Yong Kee Bak Kut Teh
Hawkers of SG #93 – Yong Kee Bak Kut Teh
Though we have only been in Taman Jurong for 4 years, our brand, Yong Kee Bak Kut Teh, has been around since 1989. I used to be in the renovation industry, and it was my Malaysian friend in that trade, who taught me how to cook Bak Kut Teh. I was about 37 years old when I decided to make the switch to become a hawker. The renovation works couldn’t provide for my family.
The greatest challenge today is the long hours. On the days we operate, we will leave our home at 9am, and work for a good 13-14 hours before heading home. Given our age, we don’t have much strength anymore. Sometimes, my wife and I get really tired, and will take an additional day off to recuperate.
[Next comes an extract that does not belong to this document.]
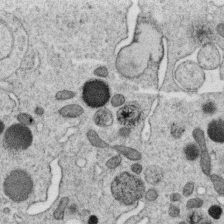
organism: C. elegans
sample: C. elegans oocyte; sperm cells

It’s tiring, but we chose to continue to kill boredom. We have not much to do at home anyway. Our kids are all grown up, with their own family and I’m happy they come over on Saturdays to spend time with us. Also, the recent Phase 2 HA reduced our sales by 20%, but honestly speaking, this helped us to relax. We don’t need to earn a lot every single day, and don’t mind taking it slow.
I’m happy to see how our hawkers have evolved over the years. The UNESCO listing has changed the way hawkers are viewed today. Previously, the impression of hawkers is one that is unglamorous and low-class, but this has been shifting.